SOURCE: – 10 november 2014

Ericsson published the Networked Society City Index, developed in collaboration with the group Sweco, the index that ranks 40 cities and measures their ICT maturity in terms of leverage from ICT investments in economic, social and environmental development.

The top five cities are the same as in 2013, Stockholm ranks highest followed by London, but Paris has edged past Singapore. There are 9 new cities, and among them Rome that is in the 21st place, together with other cities such as: Berlin, Barcelona, Athens, Warsaw, Muscat, Abu Dhabi and Dubai.

As the rate of change accelerates around the world, the economic and political importance of cities is growing quickly. Today, the majority of the world’s people live in cities, and it is becoming increasingly obvious that cities hold a major key to solving the social, environmental and economic challenges that they face.

Interestingly, cities with a low ICT maturity rating seem to be maturing more quickly than high-performing cities, indicating a catchup effect. Many cities also have the opportunity to leapfrog others by avoiding expensive and increasingly obsolete physical infrastructure and instead moving straight to innovative applications using advanced mobile technology.

Patrik Regårdh, Head of Ericsson’s Networked Society Lab, adds: “Cities will be the major arena in which ICT can bring solutions for economic, social, and sustainable growth. As a leader in ICT development, solutions and implementation, Ericsson is playing a major role in realizing the Networked Society and paving the way for more efficient, effective cities”.

The report includes three predictions about the urban future:

• People rather than institutions will drive urban progress to a larger extent;
• GDP will be redefined by moving toward a more collaborative and sharing economy: ICT solutions will provide opportunities to create more value from fewer resources, therefore necessitating an adjustment of GDP to mirror the values important for a sustainable society
• The power of collaboration will be essential in cities, organizations and governance.

ICT represents a new way to organize society and change the way people and organizations behave. Innovation in technology and markets, new way of sharing information and communicate and people behavioral changes are at the base of ICT future scenarios, where cities will be crucial to face global challenges such as climate changes, environment, social inclusion and new economic competition.

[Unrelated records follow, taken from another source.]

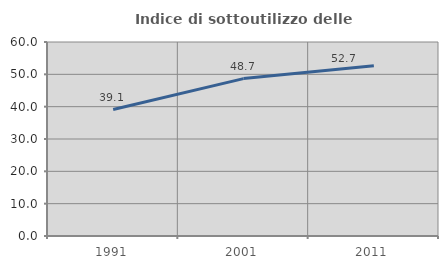
| Category | Indice di sottoutilizzo delle abitazioni  |
|---|---|
| 1991.0 | 39.113 |
| 2001.0 | 48.684 |
| 2011.0 | 52.673 |
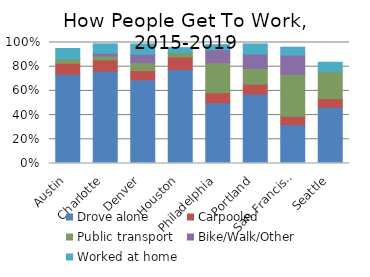
| Category | Drove alone | Carpooled | Public transport | Bike/Walk/Other | Worked at home |
|---|---|---|---|---|---|
| Austin | 0.737 | 0.091 | 0.035 | 0 | 0.087 |
| Charlotte | 0.763 | 0.093 | 0.033 | 0.022 | 0.077 |
| Denver | 0.691 | 0.077 | 0.065 | 0.069 | 0.085 |
| Houston | 0.777 | 0.104 | 0.037 | 0 | 0.04 |
| Philadelphia | 0.503 | 0.082 | 0.249 | 0.107 | 0.042 |
| Portland | 0.573 | 0.083 | 0.129 | 0.118 | 0.085 |
| San Francisco | 0.321 | 0.069 | 0.348 | 0.157 | 0.066 |
| Seattle | 0.465 | 0.072 | 0.226 | 0 | 0.074 |
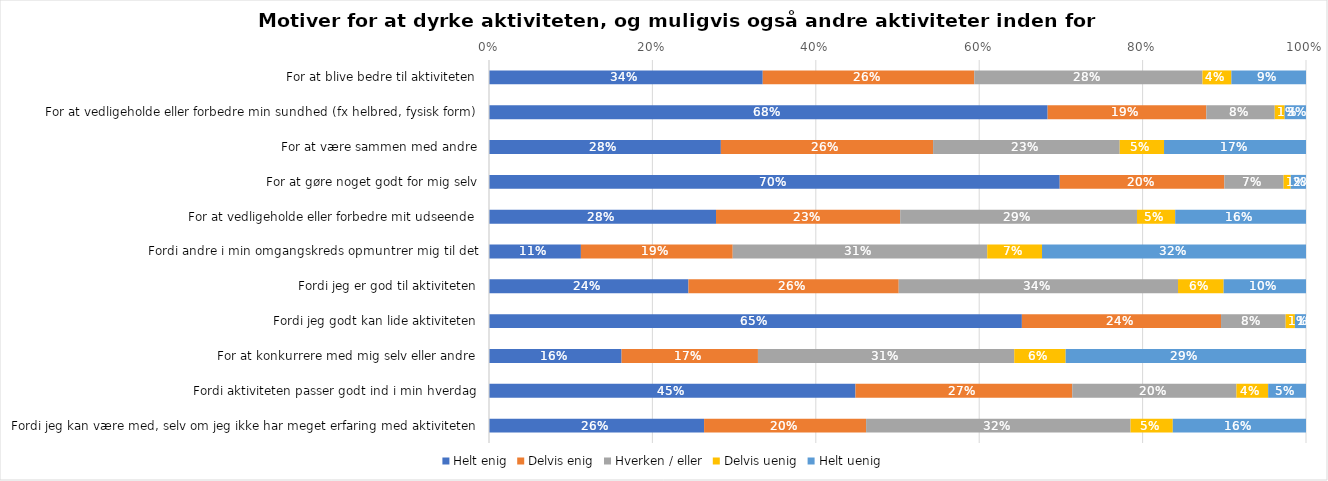
| Category | Helt enig | Delvis enig | Hverken / eller | Delvis uenig | Helt uenig |
|---|---|---|---|---|---|
| For at blive bedre til aktiviteten | 0.335 | 0.259 | 0.279 | 0.035 | 0.091 |
| For at vedligeholde eller forbedre min sundhed (fx helbred, fysisk form) | 0.684 | 0.194 | 0.084 | 0.012 | 0.026 |
| For at være sammen med andre | 0.284 | 0.26 | 0.228 | 0.054 | 0.174 |
| For at gøre noget godt for mig selv | 0.699 | 0.201 | 0.073 | 0.009 | 0.019 |
| For at vedligeholde eller forbedre mit udseende | 0.278 | 0.225 | 0.29 | 0.047 | 0.16 |
| Fordi andre i min omgangskreds opmuntrer mig til det | 0.112 | 0.186 | 0.312 | 0.067 | 0.323 |
| Fordi jeg er god til aktiviteten | 0.244 | 0.257 | 0.342 | 0.056 | 0.101 |
| Fordi jeg godt kan lide aktiviteten | 0.652 | 0.244 | 0.079 | 0.011 | 0.014 |
| For at konkurrere med mig selv eller andre | 0.162 | 0.167 | 0.314 | 0.063 | 0.294 |
| Fordi aktiviteten passer godt ind i min hverdag | 0.449 | 0.265 | 0.201 | 0.039 | 0.046 |
| Fordi jeg kan være med, selv om jeg ikke har meget erfaring med aktiviteten | 0.263 | 0.198 | 0.324 | 0.052 | 0.163 |
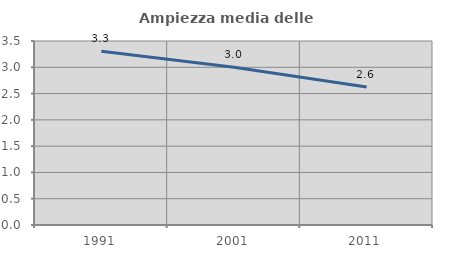
| Category | Ampiezza media delle famiglie |
|---|---|
| 1991.0 | 3.303 |
| 2001.0 | 2.999 |
| 2011.0 | 2.627 |
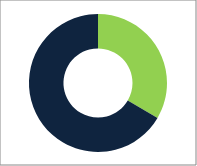
| Category | Series 0 |
|---|---|
| 0 | 315 |
| 1 | 627 |
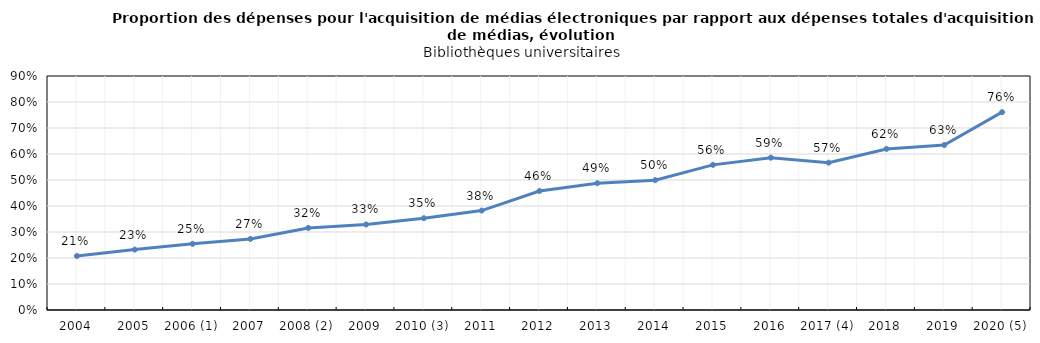
| Category | Series 0 |
|---|---|
| 2004 | 0.208 |
| 2005 | 0.232 |
| 2006 (1) | 0.255 |
| 2007 | 0.273 |
| 2008 (2) | 0.316 |
| 2009 | 0.329 |
| 2010 (3) | 0.353 |
| 2011 | 0.382 |
| 2012 | 0.458 |
| 2013 | 0.488 |
| 2014 | 0.499 |
| 2015 | 0.558 |
| 2016 | 0.586 |
| 2017 (4) | 0.567 |
| 2018 | 0.619 |
| 2019 | 0.635 |
| 2020 (5)  | 0.761 |

Monika Byléhn, Networked Society Evangelist explains: “Today, we are seeing so many new opportunities which are more or less provided by ICT. The way that cities are lead is increasingly built on ICT to provide efficiency and innovation, in basically all areas of a city, from health care to transport to utilities.”

To prepare the Networked Society City Index each year Ericsson review the leading research literatureand case studies exploring the connection between ICT and sustainable urban development. Thisyear, Ericsson noted a clear shift in research emphasis, away from proving the case for ICT benefits to a focus on how city governments can maximize those benefits. As ICT is accepted as a natural springboard for growth and development, the 2014 City Index followed that same focus.